A random sample of 3 observations was obtained from this population. Consider the following estimators of $B$ :
$\hat{B}_1 = (Y_1 + Y_2 + Y_3)/3$ and $\hat{B}_2 = Y_1/6 + Y_2/3 + Y_3/2$. Is $\hat{B}_1$ an unbiased estimator of $B$? What about $\hat{B}_2$?
and the answer to that is: \begin{align*} E(\hat{B}_1)&=E((Y_1/3)+(Y_2/3)+(Y_3/3)\\ &= (1/3)E(Y_1)+(1/3)E(Y_2)+(1/3)E(Y_3)\\ &= (1/3)B + (1/3)B+ (1/3)B = B \end{align*} Thus, $\hat{B}_1$ is an unbiased estimator.
my question then is, what sort of property is applying here? I am not getting anything of what is being done ...if they gave me a let's say coeficient, and then a sample I could run the OLS on the sample getting the coeficient and then compare them both...but what the hell..whats going on here??
Suppose that we are sampling from a population, say of people. For each person in our sample, we measure some feature of interest, say blood cholesterol level. We are interested in estimating the mean population blood cholesterol level. Denote that mean population level by $\beta$. The purpose of our experiment is to estimate $\beta$.
Suppose we do the sampling $3$ times (that's a very small sample). Let random variables $Y_1, Y_2,Y_3$ be the results, that is, the blood cholesterol levels of the $3$ people.
Each act of sampling can be used to find information about the value of the population mean $\beta$.
An estimator for $\beta$ is a random variable, based on sampling, designed to estimate some particular parameter, in this case $\beta$.
There are many ways one can imagine "combining" the random variables $Y_1,Y_2,Y_3$ to estimate $\beta$. For example, one could use $\sqrt[3]{Y_1Y_2Y_3}$, or many other things, reasonable or not.
The question asks about two specific estimators, both of the shape $a_1Y_1+a_2Y_2+a_3Y_3$, where the $a_i$ are constants.
The fundamental fact to be used is the linearity of expectation.

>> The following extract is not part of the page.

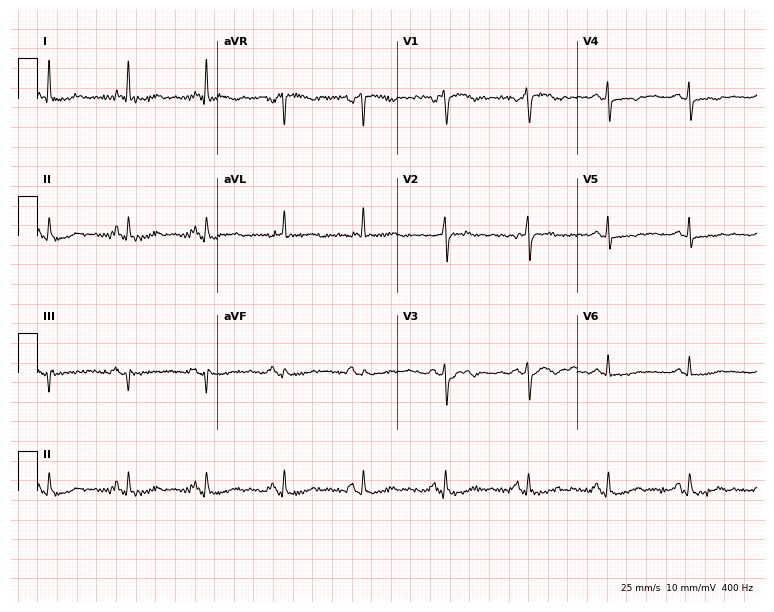
Electrocardiogram (7.3-second recording at 400 Hz), a 74-year-old female patient. Of the six screened findings (first-degree AV block, right bundle branch block, left bundle branch block, sinus bradycardia, atrial fibrillation, sinus tachycardia), none is recorded. Findings outside these six are not listed.

In our general situation, this says $$E(a_1Y_1+a_2Y_2+a_3Y_3)=a_1E(Y_1)+a_2E(Y_2)+a_3E(Y_3).$$
The estimator $B_1$: We have $a_i=\frac{1}{3}$ for all $i$. Recall that $E(Y_i)=\beta$. So by the linearity of expectation, we have $$E(B_1)=E\left(\frac{1}{3}Y_1+\frac{1}{3}Y_2+\frac{1}{3}Y_3\right)=\frac{1}{3}\beta+\frac{1}{3}\beta+\frac{1}{3}\beta=\beta.$$ Thus if we use $B_1$ to estimate $\gamma$, on average we will get the right value. Thus $B_1$ is an unbiased estimator of $\beta$.

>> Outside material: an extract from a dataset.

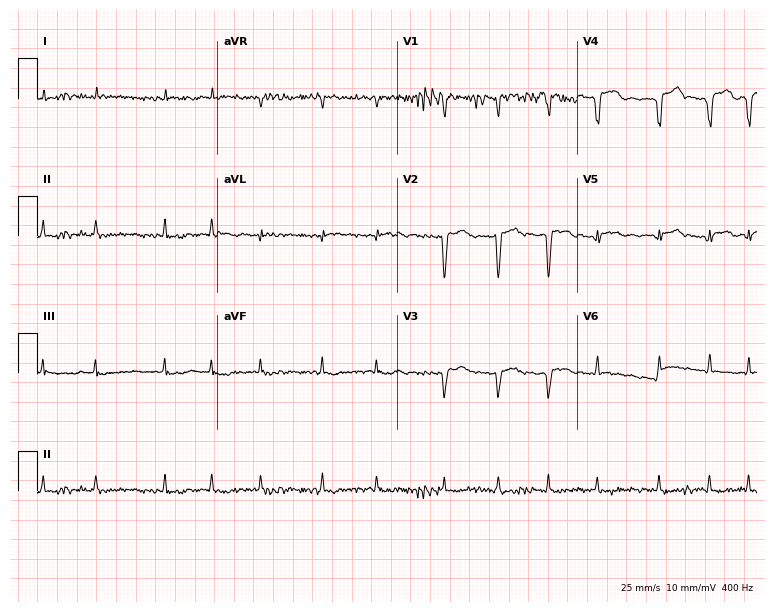
12-lead ECG (7.3-second recording at 400 Hz) from a 69-year-old male patient. Findings include atrial fibrillation (AF).

The estimator $B_2$: This is very similar to $B_1$, with $a_1=\frac{1}{6}$, $a_2=\frac{1}{3}$, and $a_3=\frac{1}{2}$. By the linearity of expectation, we have $E(B_2)=\frac{1}{6}\beta+\frac{1}{3}\beta+\frac{1}{2}\beta=\beta$.
Thus $B_2$ is also an unbiased estimator of $\beta$.
What the two random variables $B_1$ and $B_2$ have in common is that the "weights" $a_1,a_2,a_3$ in each case have sum equal to $1$. In any such case we will have $E(a_1Y_1+a_2Y_2)=a_1\beta+a_2\beta+a_3\beta=(a_1+a_2+a_3)\beta=\beta$.
By the way, $B_1$ and $B_2$, though both unbiased, are not equally good as estimators. It turns out that $B_1$ has lower variance than $B_2$, and when we are comparing unbiased estimators, lower variance is good.